Archive > Vol. 19 NO 2
John Burnside
Preparations for the True Apocalypse
It is the true Apocalypse this, when the “Open Secret” becomes revealed to a man. I rejoice much in the glad serenity of soul with which you look out on this wondrous Dwelling-place of yours and mine – with an ear for the “Ewigen Melodien” which pipe in the winds round us, and utter themselves forth in all sounds and sights and things: not to be written down by gamut-machinery; but which all right writing is a kind of attempt to write down.

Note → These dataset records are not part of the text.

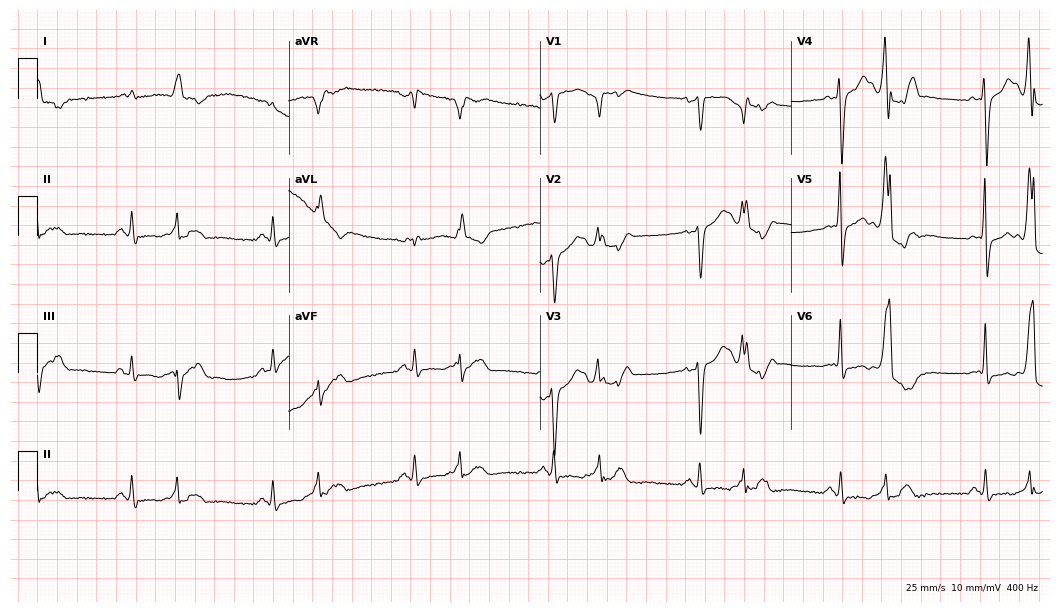
12-lead ECG (10.2-second recording at 400 Hz) from a female, 69 years old. Screened for six findings — first-degree AV block, right bundle branch block (RBBB), left bundle branch block (LBBB), sinus bradycardia, atrial fibrillation (AF), sinus tachycardia — none is recorded. Findings outside these six are not listed.
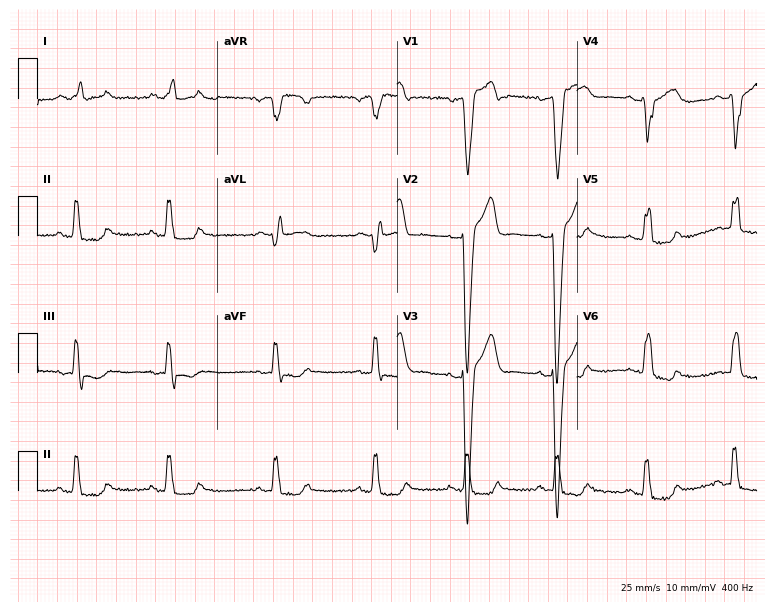
Standard 12-lead ECG recorded from a man, 39 years old (7.3-second recording at 400 Hz). The tracing shows left bundle branch block.
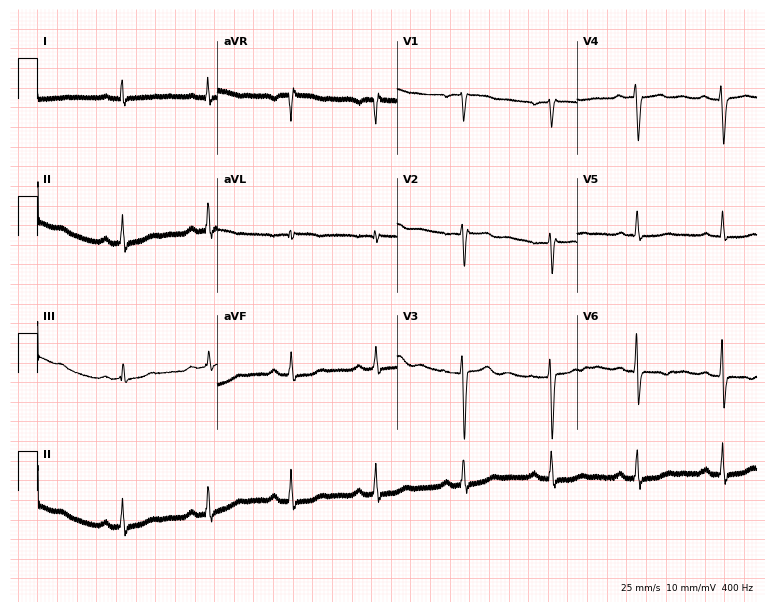
ECG (7.3-second recording at 400 Hz) — a 44-year-old woman. Screened for six findings — first-degree AV block, right bundle branch block, left bundle branch block, sinus bradycardia, atrial fibrillation, sinus tachycardia — none is recorded.
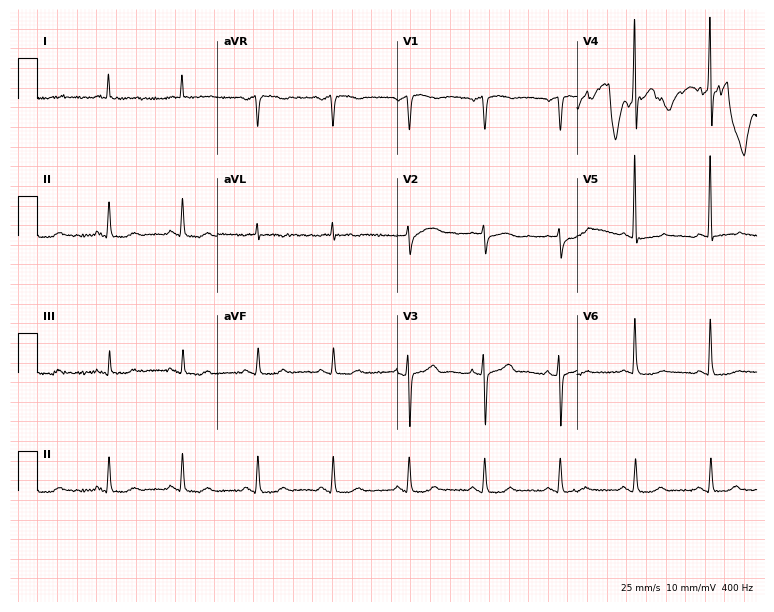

—Thomas Carlyle, letter to Ralph Waldo Emerson, 13th February 1837
We have come to the last bohème
of being here, and still no guarantee
of other bodies, pressing through the fog
to meet us, for those summertimes in trust
where nothing comes
of nothing.
Harvest, at last.
Or else, an early frost;
no alchemy so tender as the nub
of ruin, where the first plums start to fall
in long-abandoned orchards, stray
anemones and houseleeks in the weeds,
a minaret
of wasps
between the trees.
Imagine how it looks
when we are gone,
the other presences so well-achieved
they want for nothing, goldcrest in the pines,
the larger fauna, ponies
out to grass;
and everything that might have been undone
resuming, in the gaps we left behind:
wave after wave of brightness on the land:
buckthorn and nightshade, engulfing the last cracked wall,
black as the earth
in which our dreams are laid.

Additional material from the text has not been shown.